Talking about the downside is one thing, but Deraison, whose feet are planted firmly on the ground, also looked to the future and one of the latest buzz word technologies, artificial intelligence (AI), was part of the discussion.

“You can use AI in many ways in cybersecurity. But first, you have to do conventional work and foundational work to maintain good cyber hygiene. Just make sure the system is up to date. Making sure when the vendor issues a critical security patch it is deployed. That is still very far behind. Before you talk about AI; we really believe AI can become a distraction. The industry has been looking for a silver bullet for a long time. If you maintain a system, if you know what your systems are, if you make sure they are up to date, you can take care of 95 percent of the issues. Once you do that, then AI can become interesting. There are multiple uses of AI. Some companies use AI as a way to interpret behavior. If you detect a change in behavior, you can see if the system is connecting to some host in China for the first time and that is weird. Some others use AI for automation. AI doesn’t take any initiative. AI is all about known situations and the next time it sees something, it can help find an attack. Still a lot of research that needs to go into AI.”

Solid Software Security
While AI may be a ways off to be an effective security tool, software vendors today are starting to become more solid.

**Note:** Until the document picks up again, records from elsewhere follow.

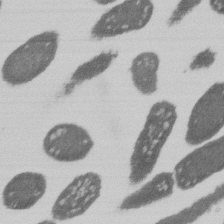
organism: E. coli
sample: Bacterial nucleoid
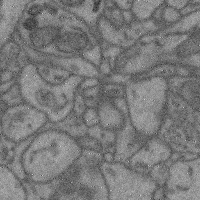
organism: Mouse
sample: Cerebral cortex
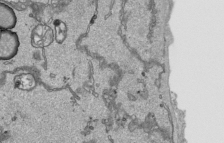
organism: Human
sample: Mitochondria in HCT116 cells
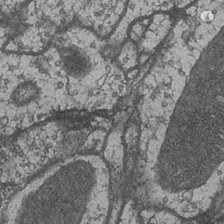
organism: Drosophila
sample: Optic medulla
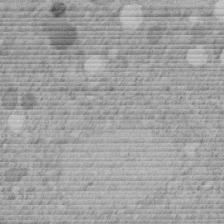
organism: C. elegans
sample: C. elegans embryo early stage
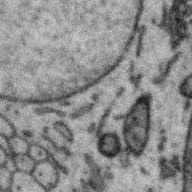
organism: Zebra finch
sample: Brain
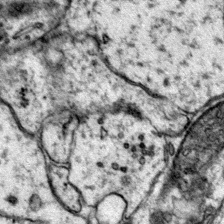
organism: Mouse
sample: Primary visual cortex
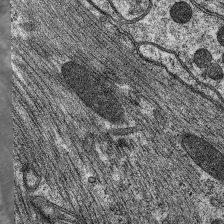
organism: C. elegans
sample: Pharynx
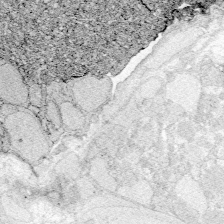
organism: Zebrafish
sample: Whole-Brain
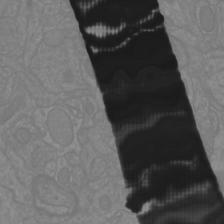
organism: Mouse
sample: Cortical neurons
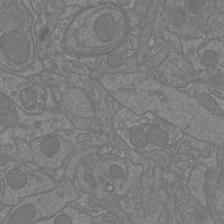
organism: Mouse
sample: Cortical neurons
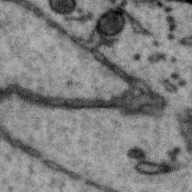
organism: Zebra finch
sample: Brain
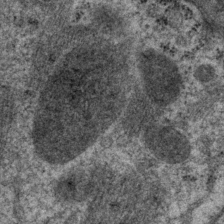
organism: P. pacificus
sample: Pharynx
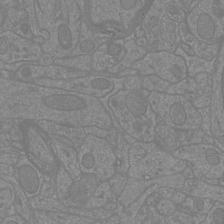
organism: Mouse
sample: Cortical neurons
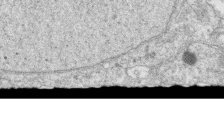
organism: Human
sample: HeLa cell HIV synapse
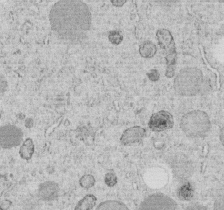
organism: C. elegans
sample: C. elegans embryo early stage
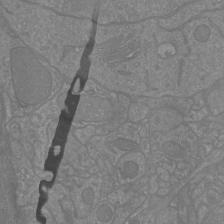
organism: Mouse
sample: Cortical neurons
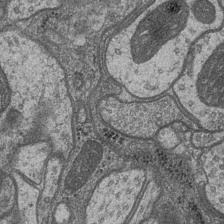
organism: Drosophila
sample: Optic medulla
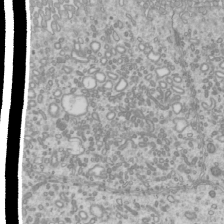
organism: Mouse
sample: Cilia; mouse epididymis
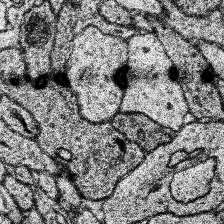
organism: Human
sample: Temporal Lobe
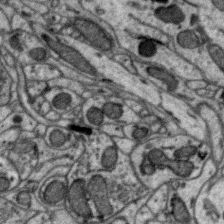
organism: Zebra finch
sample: Brain
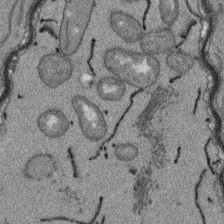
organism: Arabidopsis thaliana
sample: Root tip
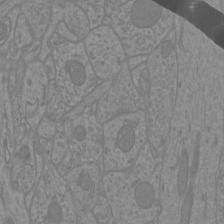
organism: Mouse
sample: Cortical neurons
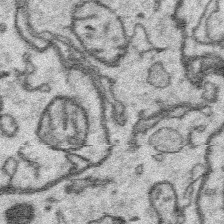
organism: Platynereis dumerilii
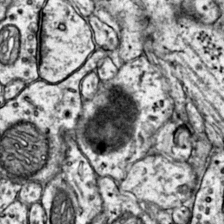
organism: Mouse
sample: Primary visual cortex
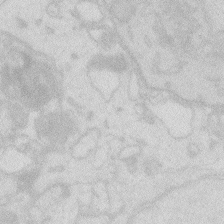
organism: Zebrafish
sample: Macrophage
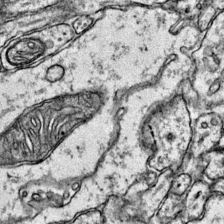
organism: Mouse
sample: Primary visual cortex
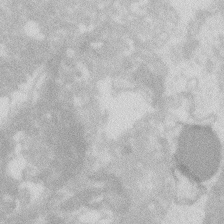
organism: Zebrafish
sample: Macrophage
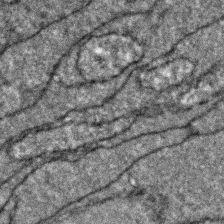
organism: Zebrafish
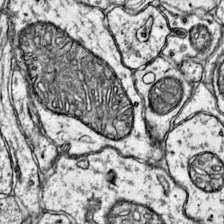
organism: Mouse
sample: Primary visual cortex
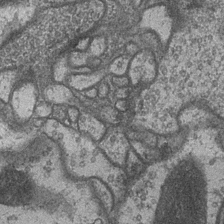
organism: Drosophila
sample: Optic medulla

“There is a wake up call for cybersecurity. We are adding layers upon layers of security on top of software,” Deraison said. “There is a maturity for software that is starting to get secure. We are not there yet, but we really believe it is the way to go instead of adding layers and layers of security.”

In the end, manufacturers need to understand the basics of cybersecurity and then grow from there.

“There is a lot of conventional work that should be done around the basics of cyber hygiene, which seems boring but it needs to be done,” Deraison said. “Just doing that right reduces exposure and cyber risk by orders of magnitude.”